With travel off the cards and many perks left redundant in the short-term, issuers like Amex went a long way, especially with the Platinum Card from American Express to make up for this. Wide-ranging and regular cashback offers and point-earning bonuses became the norm in the past few months. Should travel restrictions continue, and therefore the ability to take full advantage of all the benefits some cards offer, I hope that we will see a continuation of these sorts of offers.
For example, more offers on hotels and flights will crop us as travel companies encourage bookings. I’m hopeful that itjssuers will dish out other offers and vouchers to ensure the value of their card product and associated annual fees are justified to customers.

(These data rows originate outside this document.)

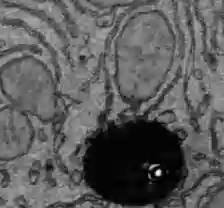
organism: C57BL Mouse
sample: Liver
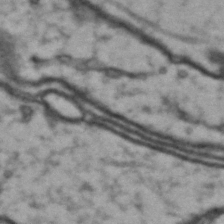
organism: Drosophila
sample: Brain
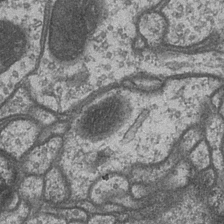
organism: Drosophila
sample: Optic medulla
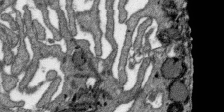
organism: Human
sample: Lung epithelial cells, uninfected (mock) control
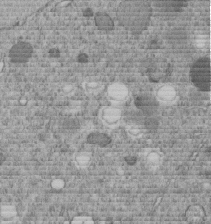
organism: C. elegans
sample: C. elegans embryo early stage
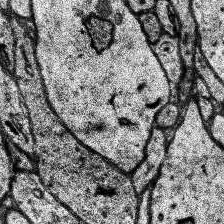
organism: Human
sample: Temporal Lobe
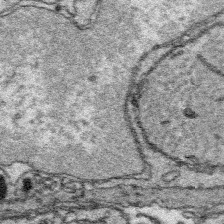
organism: Platynereis dumerilii
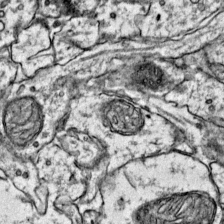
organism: Mouse
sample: Primary visual cortex
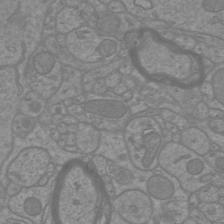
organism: Mouse
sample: Cortical neurons
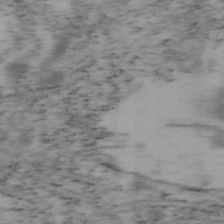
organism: Mouse
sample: OT-I killer T cells with ID8 ovarian cancer cells
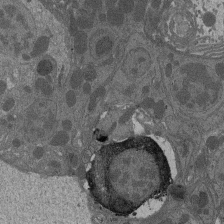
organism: Drosophila
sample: Antenna
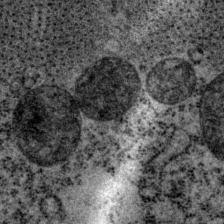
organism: P. pacificus
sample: Pharynx
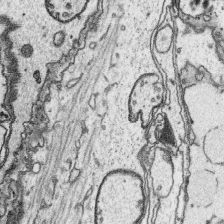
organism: Platynereis dumerilii
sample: Parapodia
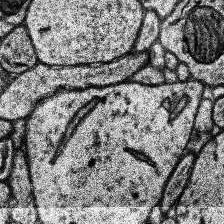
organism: Human
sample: Temporal Lobe
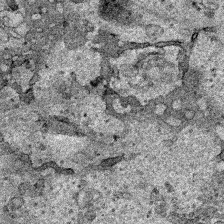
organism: Human
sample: Mitochondria in HCT116 cells
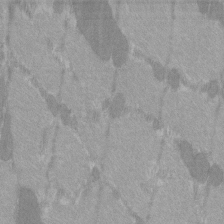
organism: C57BL Mouse
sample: Tibialis anterior muscle cell
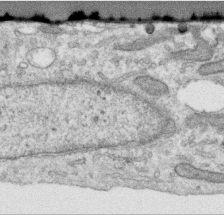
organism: Human
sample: Centriole in RPE cells
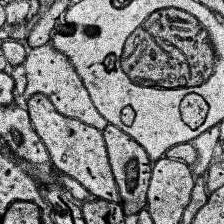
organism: Human
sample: Temporal Lobe
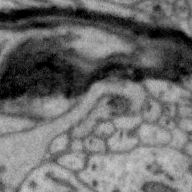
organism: Zebra finch
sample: Brain
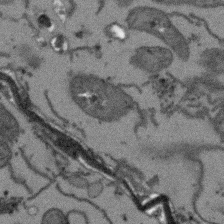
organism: Arabidopsis thaliana
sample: Root tip
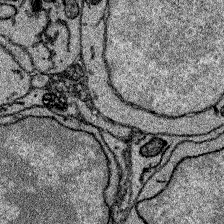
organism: Zebrafish
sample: Larval olfactory bulb
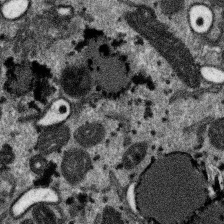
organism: Human
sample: Lung epithelial cells infected with SARS-CoV-2
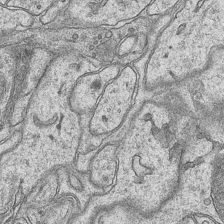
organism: Mouse
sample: CA1 Hippocampus
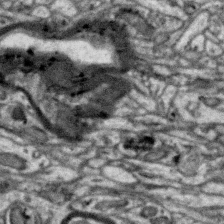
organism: Zebra finch
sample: Brain
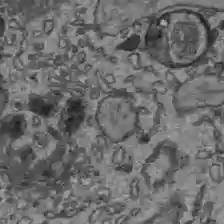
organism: C57BL Mouse
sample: Liver
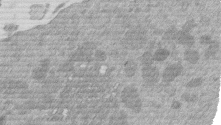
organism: Mouse
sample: Dividing mouse embryo 1 cell stage
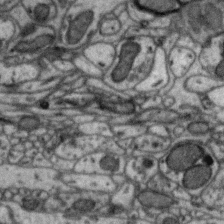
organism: Zebra finch
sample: Brain
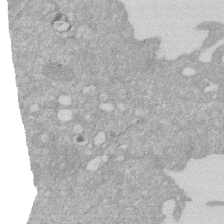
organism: Human
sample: HIV infected U937 cells
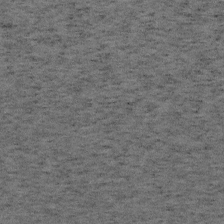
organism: Mouse
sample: OT-I killer T cells with ID8 ovarian cancer cells
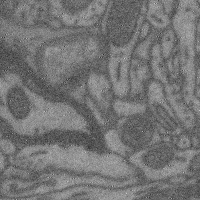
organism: Mouse
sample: Cerebral cortex
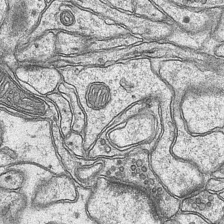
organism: Mouse
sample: CA1 Hippocampus
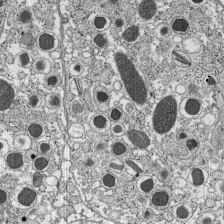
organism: C57BL Mouse
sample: Pancreatic islet
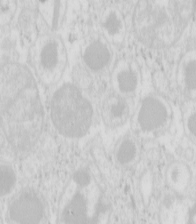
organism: Mouse
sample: Pancreas
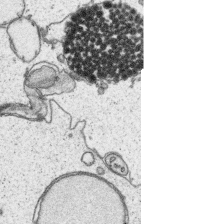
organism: Platynereis dumerilii
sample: Parapodia
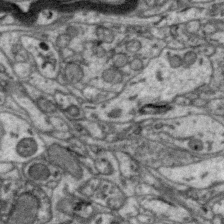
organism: Zebra finch
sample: Brain
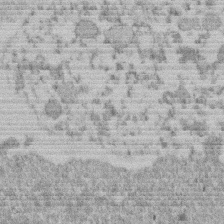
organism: Mouse
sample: Dividing mouse embryo 1 cell stage
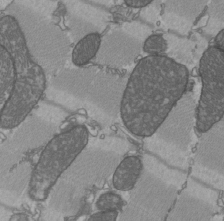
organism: C57BL Mouse
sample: Heart
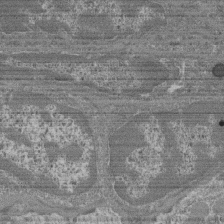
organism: Mouse
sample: Glomerulus
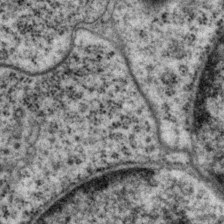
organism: P. pacificus
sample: Pharynx
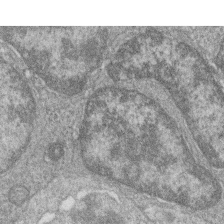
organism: Zebrafish
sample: Cilia; retinal pigment epithelium
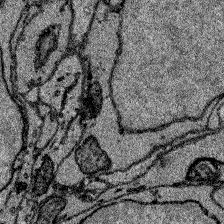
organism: Zebrafish
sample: Larval olfactory bulb
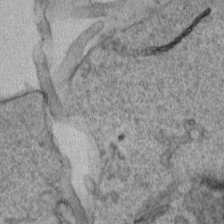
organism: Human
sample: Mitochondria in HCT116 cells
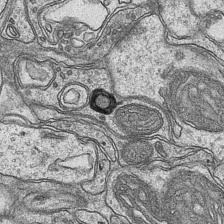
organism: Mouse
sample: CA1 Hippocampus
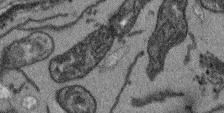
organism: Arabidopsis thaliana
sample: Root tip

One of the most frustrating parts of the U.K. credit card market is that issuers largely still charge an archaic foreign transaction fee. Even cards that are branded as a premium travel card, such as the Amex Platinum Card, still charge a huge 2.99% fee on purchases made outside of the U.K. In 2021, I hope issuers considering removing the fee to encourage international spending on their cards and travel starts to ramp up again.
With the uncertainty of Brexit looming, who knows what’s going to happen? The cap on interchange fees could be discarded and issuers faced with the prospect of increased earnings may compete more aggressively for customers and ramp up offerings to entice sign-ups. I certainly hope so.
This is pie in the sky for now, so all I really hope is that issuers continue to believe in the rewards card market and continue to improve products and provide value where value has been lost due to the global pandemic.
With all the changes to come, we will be here to advise and help you make the right choices and ultimately spend your hard-earned points to realise your 2021 travel dreams.